Research and describe the core differences between sed and awk, focusing on their primary functionalities. Compare how each tool handles text streams and structured data, and discuss when it might be more appropriate to use sed versus awk.
Describe the sequence of operations sed performs on a text stream, including how it reads input, processes it in the pattern space, and outputs results. Explain the purpose of the pattern space and how sed uses it to manage the text transformations on each line.
By default, awk uses whitespace as a delimiter to separate columns. Explain how to modify this default setting to use other delimiters, such as a comma (,) or a colon (:). Provide examples demonstrating how to set these delimiters with the -F option in awk.
Demonstrate how to extract data from multiple columns in awk with a specific example. Show how to retrieve data from the first, third, and fifth columns simultaneously, and explain how this syntax differs from extracting each column individually.
Use awk to filter lines where a particular column does not match a specific pattern. Provide an example that demonstrates this process, such as displaying lines from a file where the second column does not contain the word "error."
Explain how awk can perform data aggregation tasks, such as calculating the sum of values in a specific column. Provide an example of using awk to read a file with multiple rows of numeric data and compute the sum of all values in a given column.
Show how to use sed to replace all occurrences of a word in a text file with another word.

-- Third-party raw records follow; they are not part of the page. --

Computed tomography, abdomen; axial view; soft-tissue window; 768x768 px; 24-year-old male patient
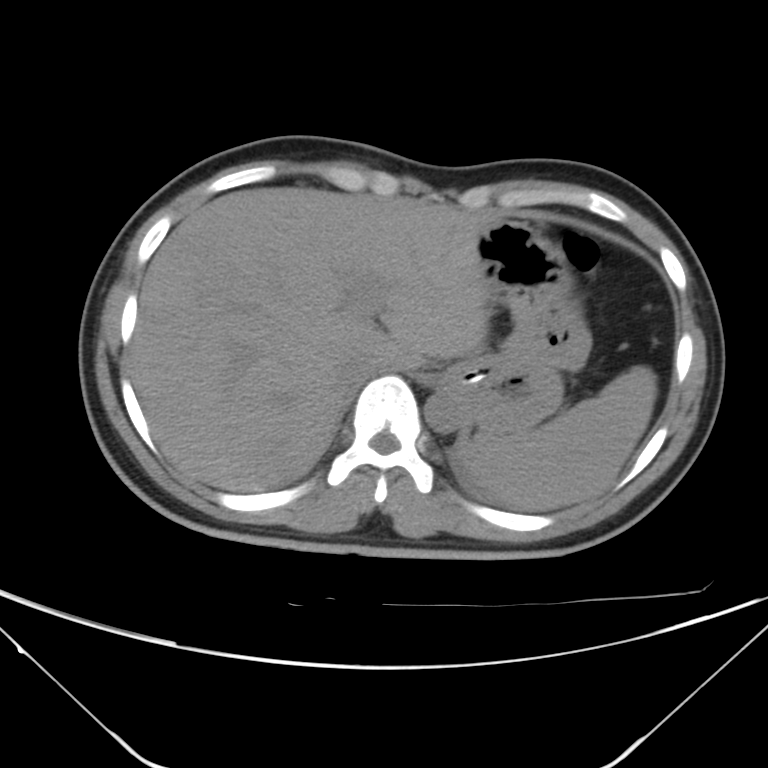 Box edges are left/top/right/bottom in pixels.
Organ bounding boxes:
- stomach: left=439, top=221, right=591, bottom=437
- inferior vena cava: left=338, top=356, right=380, bottom=388
- spleen: left=460, top=366, right=656, bottom=510
- liver: left=129, top=187, right=490, bottom=492
- aorta: left=425, top=391, right=466, bottom=432
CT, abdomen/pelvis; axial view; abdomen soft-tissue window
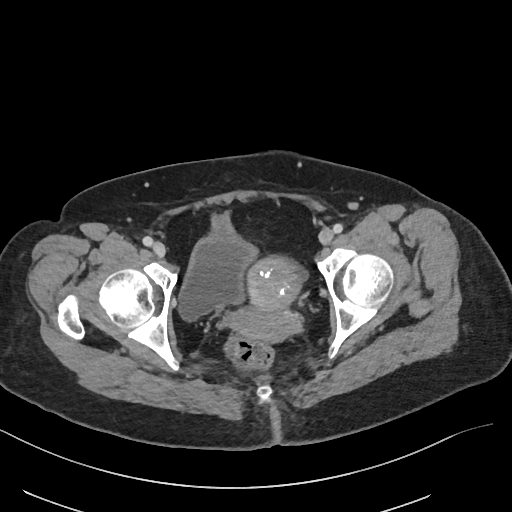
Boxes are (x1, y1, x2, y2) in pixels. Labeled organs on this slice: prostate/uterus at (230, 256, 303, 343), bladder at (178, 213, 257, 320).
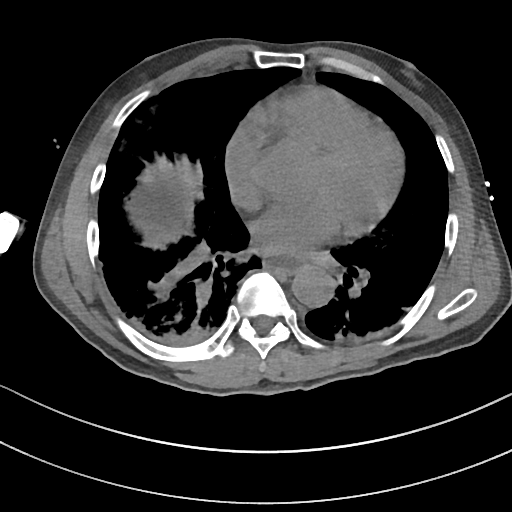

Lower-chest slice from an abdominal CT, just above the liver and spleen; axial view; 512x512 px
The heart and lungs are never labeled in this dataset, so they have no box on this slice.
{"organs":{"esophagus":[264,256,303,273],"aorta":[292,268,333,307]}}
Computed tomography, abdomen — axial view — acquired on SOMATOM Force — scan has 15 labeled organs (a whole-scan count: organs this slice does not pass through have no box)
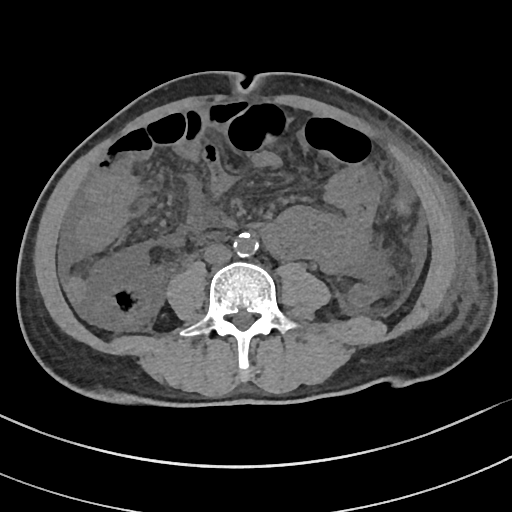
Each box given as x1,y1,x2,y2.
Organ bounding boxes:
- aorta: x1=234, y1=232, x2=259, y2=257
- inferior vena cava: x1=204, y1=244, x2=232, y2=263
- spleen: x1=393, y1=196, x2=411, y2=215
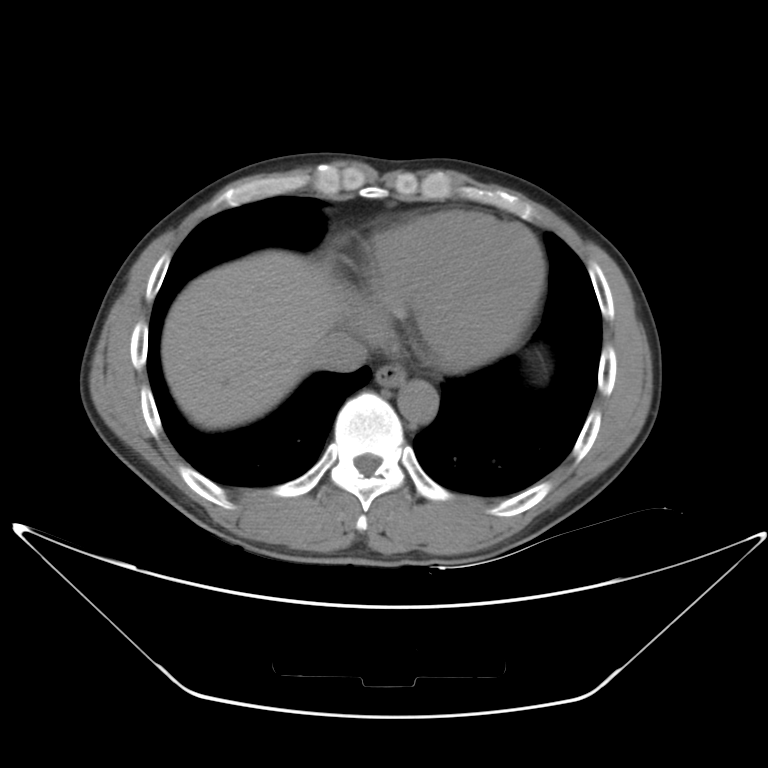
Computed tomography, abdomen — axial view — soft-tissue window (W 400 / L 40) — 768x768 px — acquired on Brilliance16
<organs><organ name="aorta" x1="398" y1="379" x2="439" y2="426"/><organ name="liver" x1="162" y1="248" x2="343" y2="429"/><organ name="inferior vena cava" x1="311" y1="330" x2="369" y2="372"/><organ name="esophagus" x1="376" y1="362" x2="407" y2="388"/></organs>
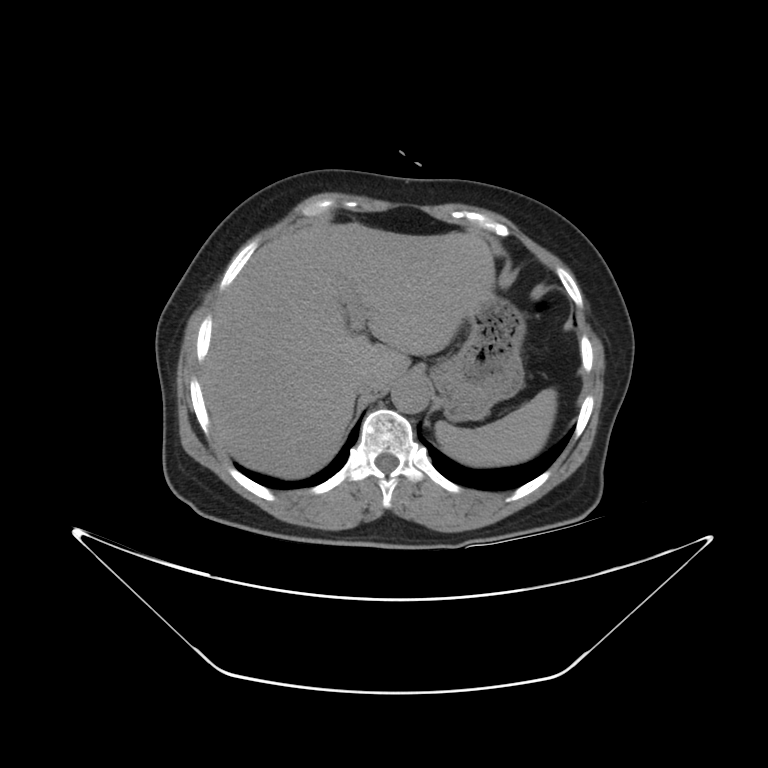

CT, abdomen/pelvis — axial view — soft-tissue window — 56-year-old female patient
{"organs":{"spleen":[435,388,556,466],"liver":[200,221,496,477],"aorta":[389,376,431,413],"inferior vena cava":[356,373,383,394],"stomach":[430,296,524,422]}}

Demonstrate how sed can be used both to perform a global replacement within each line and to limit replacements to the first occurrence of the word on each line.
Explain how to use awk to format and print data in a specific way. For instance, given a file with names and scores, demonstrate how you could use awk to print the names and scores in a formatted table with aligned columns.
Use sed to delete lines containing a specific pattern from a text file. Describe the command you used and explain how sed processes the file to selectively remove lines based on pattern matching.
Combine sed and awk in a pipeline to perform more complex text transformations. For example, use sed to remove blank lines from a file, and then use awk to calculate the average of numeric values in a specific column. Explain how combining these tools in a pipeline can solve more advanced text processing tasks.